Les malheurs continuèrent alors de s'abattre sur les Dilths, comme un marteau vengeur venu les punir de cette existence arrogante, venus leur rappeler qu'ils ne valaient pas mieux que les autres races, n'œuvrant finalement que pour leur seul intérêt, balayant ce que le monde avait de plus beau à offrir : la vie. Sans que quiconque ne puisse aujourd'hui encore expliquer ce phénomène, le Cristal Dilth éclata, se brisant en une multitude de fragments qui, par le vent et la pluie, pourtant père et mère des Dilths, se déposèrent partout sur la Terre des Éléments.

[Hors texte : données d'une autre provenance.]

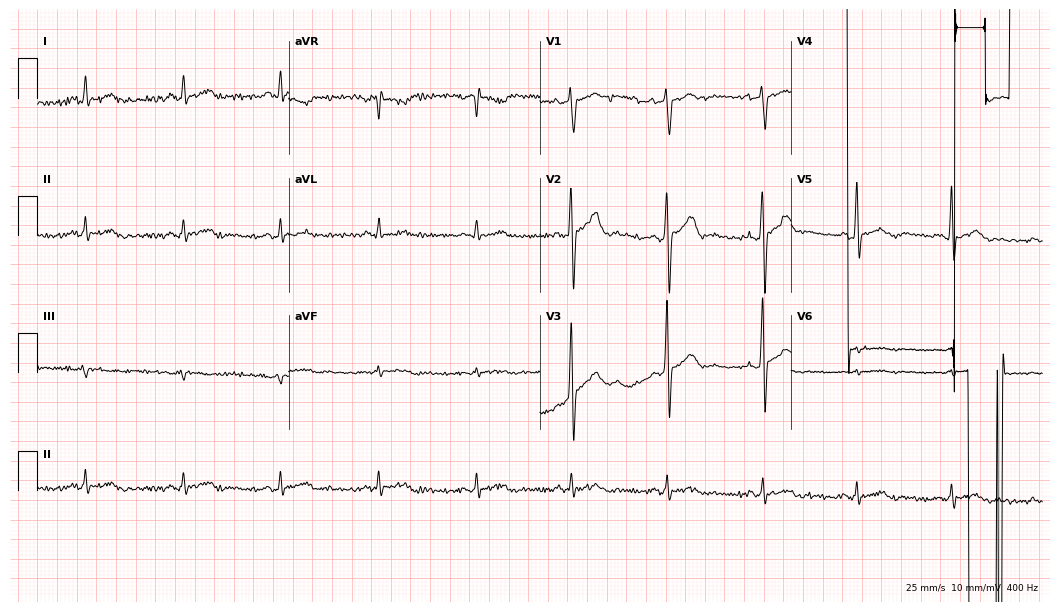
Electrocardiogram, a man, 44 years old. Overall reading on record: normal ECG.

La disparition soudaine du Cristal Dilth ajouta à son utilité une part de mystère, expliquant l'existence de nombre de légendes à ce sujet.

 

Toujours est-il qu'après ce cataclysme trop vite oublié ou remplacé dans l'esprit commun par un autre, la Cité des Nuages devint une ville fantôme, toujours protégée des yeux extérieurs par les secrets des marées, mais la vie à l'intérieur s'éteignait progressivement, et les rares Dilths qui avaient survécu aux multiples fléaux qui avaient frappé leur civilisation se préparaient à mourir. Mais ils avaient en eux l'envie de laisser à ce monde une trace bien vivante de leur passage. Alors ils réunirent leur conseil, et après de longues palabres qui durèrent des semaines, décidèrent  de créer un Dilth artificiel à l'aide de leur immense savoir, un Dilth qui serait pur de toute l'arrogance qui avait causé leur perte, qui ferait les bons choix et perdurerait l'héritage de sa race. Une dernière fois, les Fourneaux des Nuages crachèrent des volutes de fumée dans les cieux, tandis que les Cascades Enchantées déversaient une pluie argentée sur les Terres des Éléments.

 

Ils nommèrent leur création Ajessi Rushaëk, ce qui signifie en langue Dilth «L'Héritage ». Ils lui transmirent sous forme latente tout le savoir  dont ils disposaient, lui enseignant à travers l'alchimie l'art de déjouer la mort pour son propre compte. Ils le formèrent de manière à ce qu'il porte à tout jamais en lui, à travers ses mots et ses gestes, l'écho de sa race disparue. Puis, Ajessi Rushaëk fut descendu de la Cité des Nuages sur la Terre, et commença à évoluer au milieu des autres Races, tandis que les Dilths originaux, l'un après l'autre, s'abandonnèrent à la mort, rejoignant leurs frères et parents dans l'au-delà.

 

Ajessi Rushaëk se mêla à toutes les races, et, purifié  qu'il était de toute arrogance, ne fit qu'aider la vie à perdurer, partout où il passait. Il traversa bien des guerres où il s'évertua à cesser la folie de ce monde et fréquenta bien des hospices où il aida à soigner le fruit de cette folie. Tandis qu'il acquérait de l'expérience en ce monde, la connaissance et l'histoire des Dilths lui revenait. Ce qui n'était au départ qu'un songe devint une idée persistante. Il vit les Cascades Enchantées rugir l'écume argentée, il vit les Fourneaux des Nuages cracher le savoir Dilth aux étoiles, il vit s'ouvrir les portes du Palais d'Opale sur des montagnes de richesses. Mais il connut aussi la déchéance et la décadence de siens, il vit les étendards sombres déployés sur Sildi Han, et les machinations du Temple de Niue. Au cours de son existence sans fin, le dernier des Dilths commença à nourrir un sentiment de revanche.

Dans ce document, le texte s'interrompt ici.